I was hoping that my lack of need for speed would mean that I could
put them all in the pagefile or put a flag somehow to tell the OS that
the memory should go to page or whatever.

Unfortunately another moment where imagination is limited by language
constraints.
 
cfps.Christian said:
Is there a way to tell a process to specifically use the page file for
object storage?

Our problem is we are loading objects that need to be stored during
application runtime but not actually saved until told to do so. In
our case these objects can easily eat 300+ MB of memory.
Unfortunately we can't save any of the images until the overall
project is saved so we don't have the luxury of the local drive for
temp storage.

All .NET objects gets allocated in virtual memory. Some of them will
reside in physical RAM - some of them (hopefully not too many !) will
reside in the page file.

AFAIK there are no way that you can specify that some objects
should reside in page file and not in RAM.
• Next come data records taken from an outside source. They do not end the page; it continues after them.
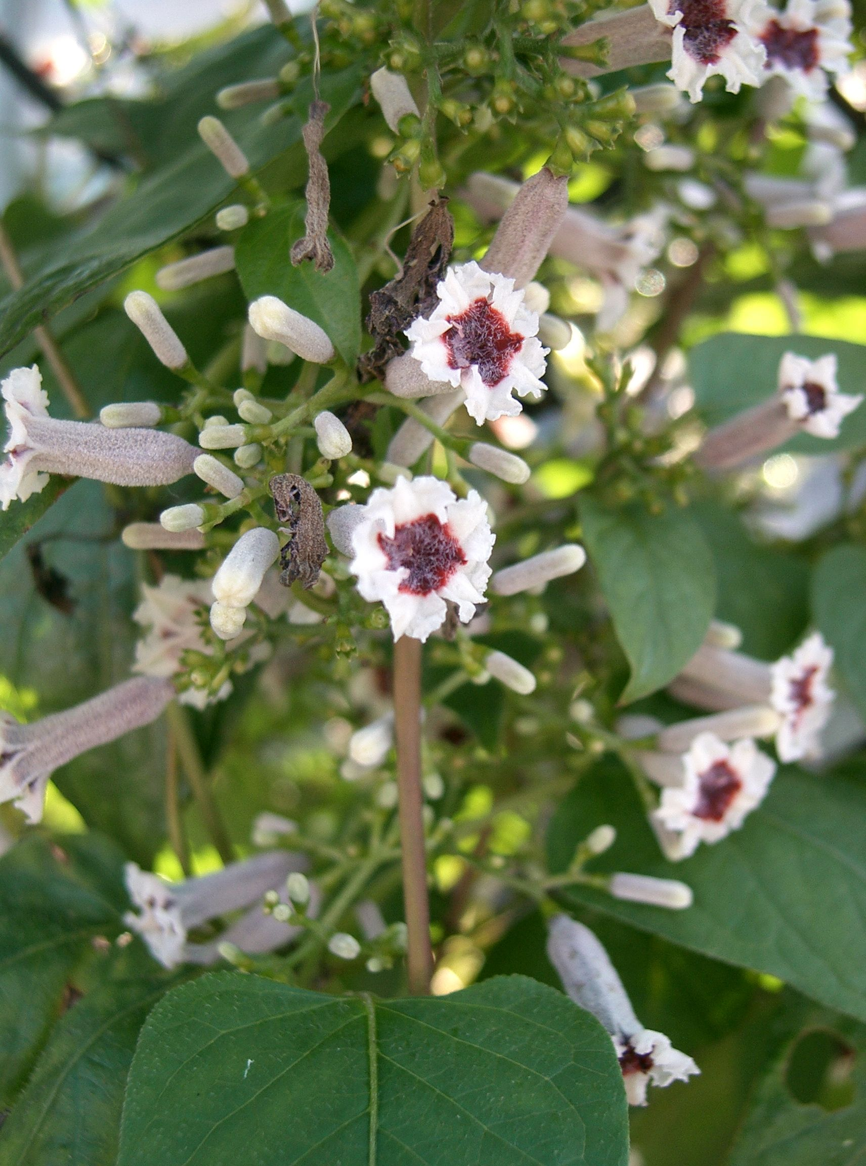 Paederia scandens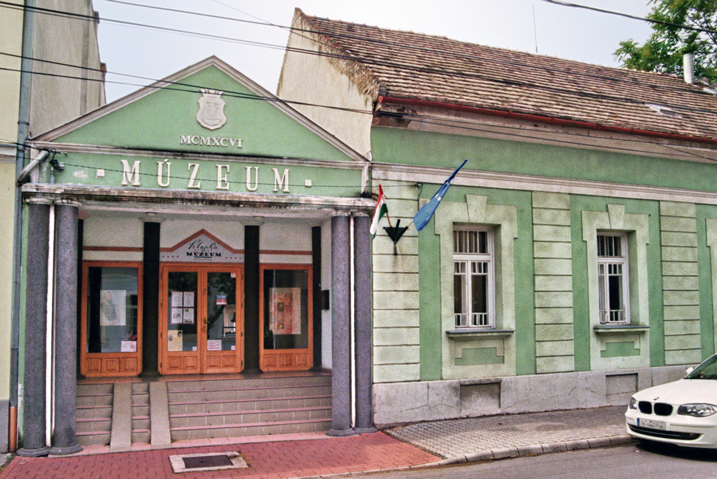 Das archäologische György-Klapka-Múzeum in Komárom, Ungarn. Komárom, Kelemen László utca 22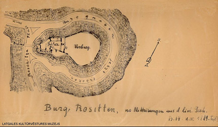 Räisaku plaan 1889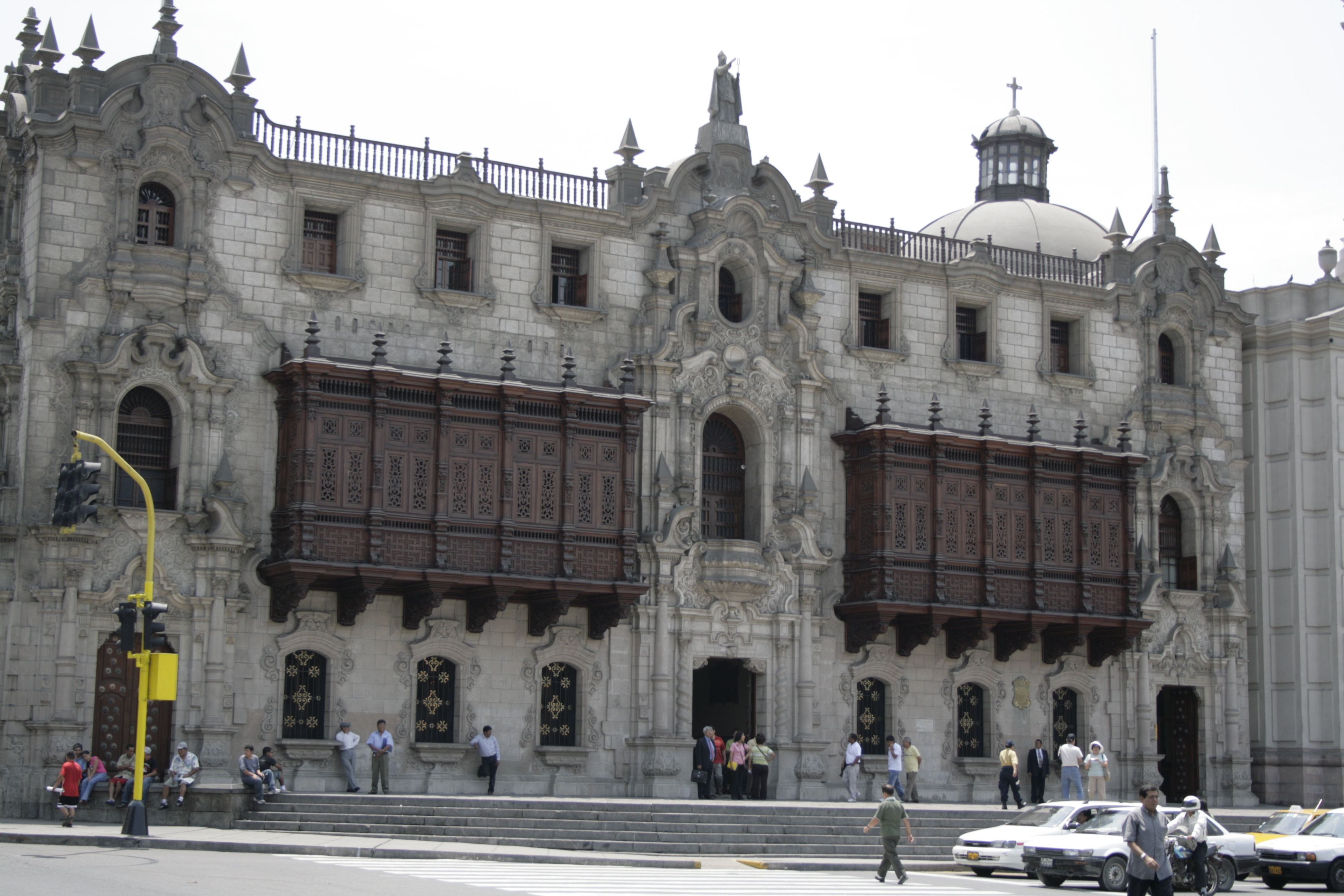 Palacio Arzobispal de Lima

(there are way to specify that objects should reside in RAM
and not in page file even though I don't think you can do that
for managed memory)

If you need to have it in a file, then write and read the objects
explicit to and from a file in a binary direct access way that is
reasonable efficient.

But I don't think it is worth coding that. The paging mechanism is
pretty sophisticated, so if you do not access your 300 MB of
objects *and* the system need the RAM, then they will end up in
the page file. If you need access to the objects then you don't
want them on disk. And if there are available RAM, then you can just
as well use it.

Arne
 
Peter said:
I assume here you are using "page file" to be synonymous with "swap file".

Rather unlikely.

Page file is the term used on Windows (NT family - not 9x family).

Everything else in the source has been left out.